In a study on the role of nurse preceptors—770 preceptors were surveyed—researchers concluded “preceptors were often caught in challenging situations, experiencing high levels of inner turmoil before asking for assistance or making a judgment call on student performance” (Paton & Binding, 2009). Ultimately, the authors found that preceptors need “support, clarity, and understanding of their new role, which was distinct from their role as a clinical expert” (Paton & Binding, 2009). Another study of 131 nurse preceptors taking part in a hospital preceptor education workshop revealed that after three to six months participants experienced greater confidence and comfort in their roles and even provided increased quality in their coaching of critical thinking skills to their preceptees (Sandau, Cheng, Pan, Gaillard, & Hammer, 2011).

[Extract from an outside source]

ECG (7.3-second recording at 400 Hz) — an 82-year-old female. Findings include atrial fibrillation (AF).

Training programs should prepare preceptors to take on three overarching roles

Staff nurse role model. Preceptors must be strong communicators and be taught the importance of consistently communicating their organizational methods and reasoning to preceptees. They will be tasked with teaching and modeling correct patient care standards; how to fulfill job duties; how to effectively use resources and equipment; and how to integrate with the team. In this role, successful preceptors provide regular check-ins. (AACN, 2013)

Socializer. Preceptor training should prepare the preceptor to shift from independent duties to having a partner at his/her side who will need to learn the culture of the hospital. The preceptor is responsible for introducing preceptees to other staff members, creating social experiences with them, and showing them how to function in the hospital. This means spending both social and professional time with the preceptee, being empathetic to their struggles, listening to his/her questions, and finding ways to boost his/her self-confidence.

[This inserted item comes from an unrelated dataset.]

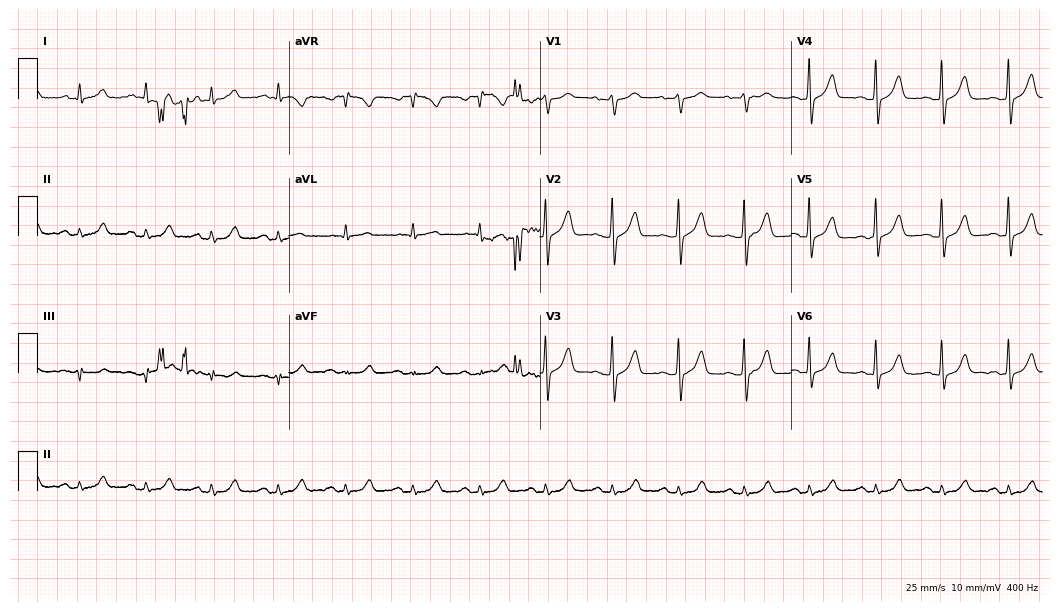
Resting 12-lead electrocardiogram (10.2-second recording at 400 Hz). Patient: a 67-year-old male. Read as a normal ECG.

Educator. The educator is the most important and involved role for the preceptor. Preceptor training should walk the preceptor through assessing, planning, implementing, and evaluating a preceptee’s job performance. The following is a breakdown of each of the educator’s sub roles.

  • Assessor: As an assessor the preceptor must learn techniques for determining the preceptee’s current performance levels and learning needs and must know how to create a list of expected outcomes based on the job description and unit procedures. They must also learn how to create an assessment strategy. As part of this role, the preceptor will encourage continuous dialog and listen actively to understand the preceptee’s needs.
  • Planner: The planning role involves identifying a timeline, preceptee’s learning preferences, and the correct instructional methods. With feedback from the preceptee, the preceptor develops a personalized approach to the learning program and creates a learning contract. The preceptor must understand the various teaching and learning methods in order to create the right program.
  • Implementer: The implementer teaches necessary job and team building skills. While wearing this hat, the preceptor must help the preceptee become an active learner by asking questions and testing them often. Good communication and active listening skills are required.
  • Evaluator: The preceptor appraises and documents preceptee performance, providing effective and constructive feedback. The preceptor must be trained to implement different evaluation methods.

References

AACN. (2013). AACN: The preceptor challenge: The AACN Preceptor Development Program.

Paton, B., & Binding, L. (2009). Keeping the center of nursing alive: A framework for preceptor discernment and accountability. The Journal of Continuing Education in Nursing, (40)3, 115-120.

Sandau, K., Cheng, L., Pan, Z., Gaillard, P., & Hammer, L. (2011). Effect of a preceptor education workshop: Part 1. Quantitative results of a hospital-wide study. Journal of Continuing Education in Nursing, (42)3, 117-126.